Data:
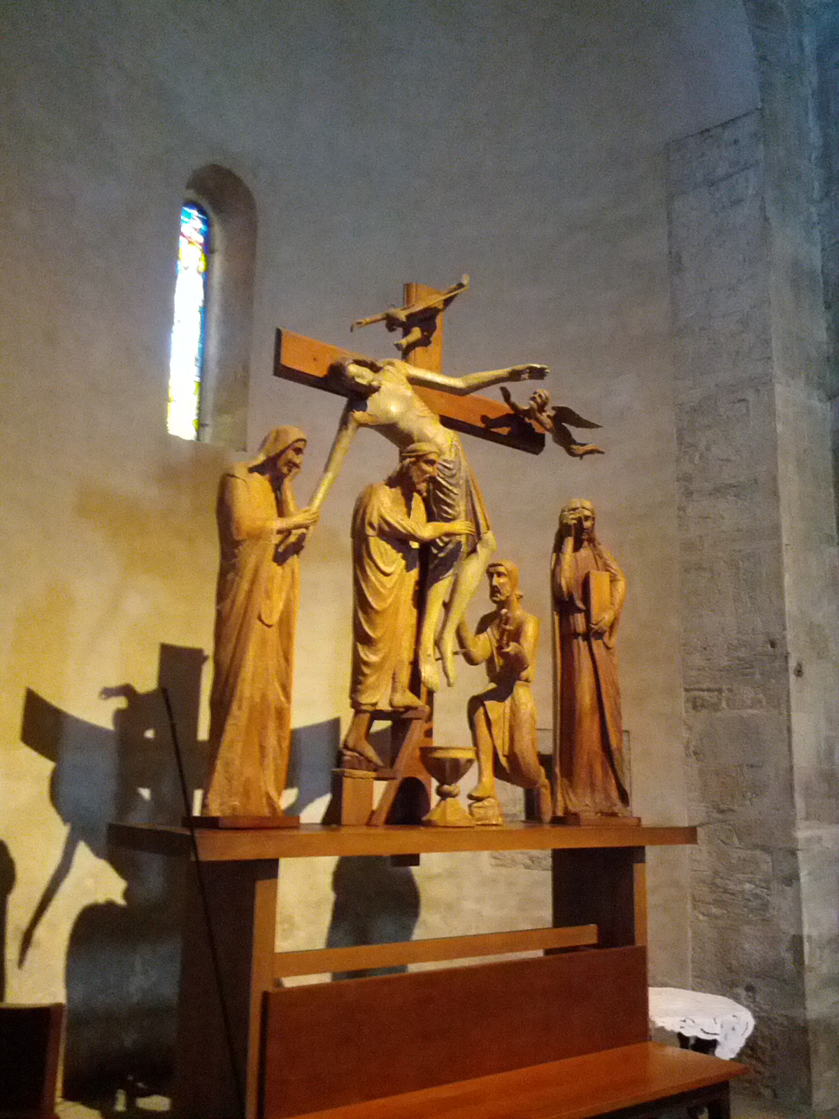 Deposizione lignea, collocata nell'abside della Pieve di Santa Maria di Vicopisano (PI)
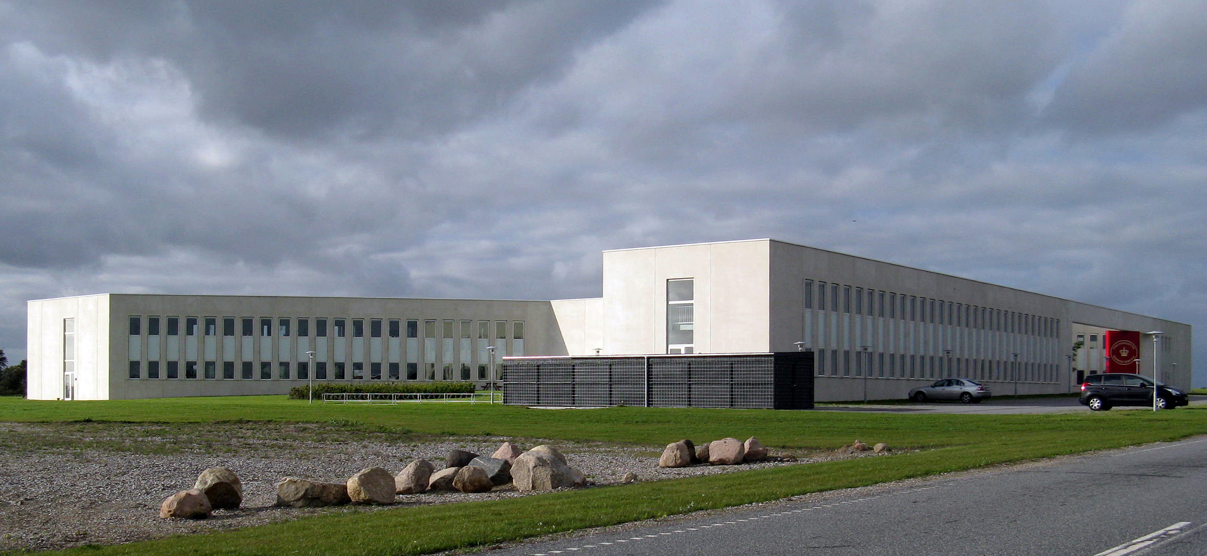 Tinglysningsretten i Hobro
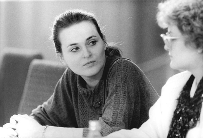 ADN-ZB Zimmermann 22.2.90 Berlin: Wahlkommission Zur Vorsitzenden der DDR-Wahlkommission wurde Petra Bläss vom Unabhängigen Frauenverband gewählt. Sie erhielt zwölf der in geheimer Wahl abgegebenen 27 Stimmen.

Your task: Give the listing again exactly, excluding pictures.

Result of the task:
 Deposizione lignea, collocata nell'abside della Pieve di Santa Maria di Vicopisano (PI)
 Tinglysningsretten i Hobro
 ADN-ZB Zimmermann 22.2.90 Berlin: Wahlkommission Zur Vorsitzenden der DDR-Wahlkommission wurde Petra Bläss vom Unabhängigen Frauenverband gewählt. Sie erhielt zwölf der in geheimer Wahl abgegebenen 27 Stimmen.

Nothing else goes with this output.